February 21, 2003

Rote Korallen (продолжение)

В этот вечер она впервые за три года ужинала вместе с прадедушкой. Прадедушка говорил по-русски и улыбалс прабабушке. Прабабушка сидела, сложив руки на коленях, и улыбалась в ответ. Прадедушка рассказывал о степях, о лесах, о светлых русских ночах, рассказывал о печах и называл их немецкими именами, и тогда прабабушка кивала, делая вид, что поняла. Прадедушка сказал по-русски, что ему надо еще раз съездить во Владивосток, и пока он говорил это, он руками ел русские пельмени и рукой вытирал рот, он сказал, что Владивосток – это последняя остановка, а потом придет время возвращаться в Германию. Или, может быть, она хочет еще остаться?
Прабабушка не понимала его. Но поняла слово Владивосток. И она положила руки на стол, а на левом белом запястье пламенел коралловый браслет красный, как ярость.

Прадедушка уставился на коралловый браслет. Он положил остаток пельменей на тарелку, вытер руки о льняную салфетку и отослал горничную из комнаты. И сказал по-немецки: «Was ist das?»
Прабабушка ответила: «Браслет»
Прадедушка спросил: «И откуда он у тебя, если позволишь спросить»
Прабабушка сказала очень тихо и мягко: «Я бы хотела, чтобы ты никогда не спрашивал. Это подарок от Николая Сергеевича»
Прадедушка снова позвал горничную и послал ее за своим другом Исааком Барувом. Исаак Барум пришел, он был горбат и крив, он выглядел заспанным и озадаченным, ведь было уже поздно, и снова и снова приглаживал непричесанные волосы. Прадедушка и Исаак Барув, возбужденно споря, бегали по комнате. Исаак Барув тщетно произносил что-то успокаивающее, что напоминало прабабушке о ее возлюбленном. Прабабушка обессилено сидела в одном из мягких кресел и держала холодные руки у самовара. Прадедушка и Исаак Барув говорили по-русски, прабабушка поняла только слова «секундант» и «Петровский парк». Горничную послали с письмом во тьму ночи. Когда забрезжил рассвет, прадедушка и Исаак Барув покинули дом. Прабабушка спала, сидя в мягком кресле, ее тонкая рука с красным коралловым браслетом на запястье свисала с подлокотника, в комнате было темно и тихо как на дне моря.

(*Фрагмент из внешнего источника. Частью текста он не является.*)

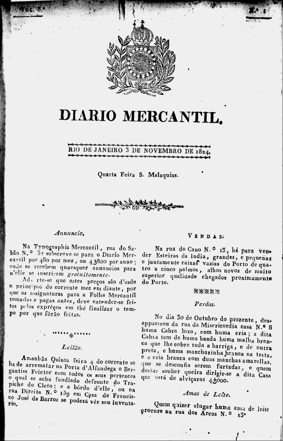 Primeira página da primeira edição do jornal Diário Mercantil, periódico que foi precursor do Jornal do Commercio.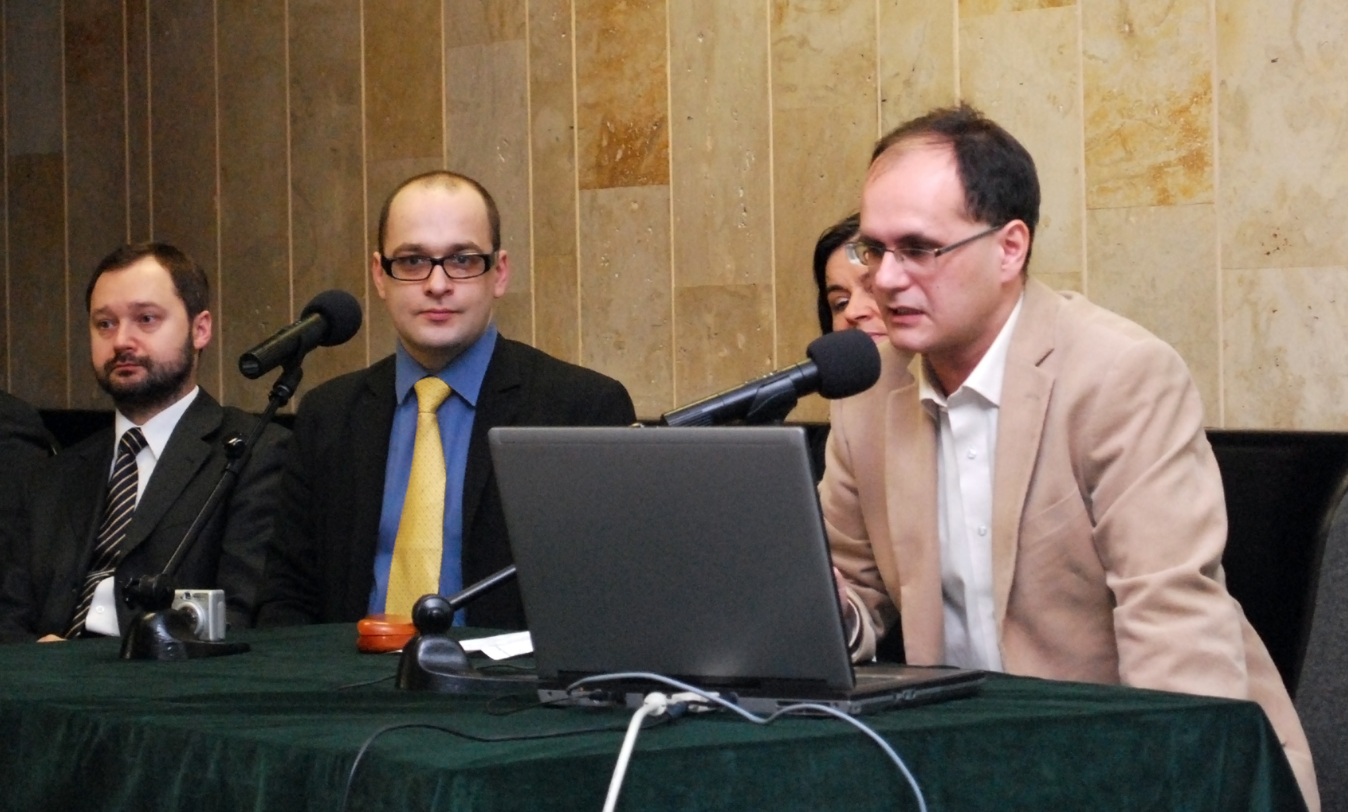 Dzień Domeny Publicznej 2008 - Warszawa, Biblioteka Narodowa [1] Polimerek o Koalicji Otwartej Edukacji

Исаак Барув вернулся в полдень и, долго мявшись и принося соболезнования, сообщил, что прадедушка скончался около восьми часов утра. Николай Сергеевич на дуэли в Петровском парке выстрелил ему прямо в сердце.

Прабабушка ждала семь месяцев. Потом 20 января 1905 года в первый день революции родила мою бабушку, упаковала чемоданы и вернулась в Германию. Ее поезд, наверное, был последним, покинувшим Петербург прежде чем началась забастовка и прекратилось сообщение России с другими странами. Когда закрыли двери и Локомотив выпустил белое облако пара в зимний воздух, на дальнем конце перрона появилась горбатая кривая фигура Исаака Барува. Прабабушка, увидев его появление, приказала проводнику подождать, и таким образом Исаак Барув в последнюю секунду попал на поезд в Германию. Он сопровождал прабабушку в долгом путешествии до Берлина, нес ее чемоданы и шляпные коробки и ридикюль и никогда не забывал снова и снова благодарить ее. Прабабушка улыбалась ему успокаивающе и молчала, на левом запястье она носила красный коралловый браслет, а моя бабушка в ивовой корзине уже тогда больше была похожа на Николая Сергеевича, чем на прадедушку.

Мое первое и единственное посещение терапевта стоило мне красного кораллового браслета и возлюбленного.
Мой возлюбленный был на десять лет старше и напоминал рыбу. У него были серые рыбьи глаза и серая рыбья кожа, он был как мертвая рыба, он лежал целыми днями на кровати, холодный и молчаливый, ему было очень плохо, он лежал на кровати и единственное, что он иногда произносил было предложение: «Я сам себе не интересен».
Эту ли историю я хочу рассказать? Я не уверена. Не до конца уверена.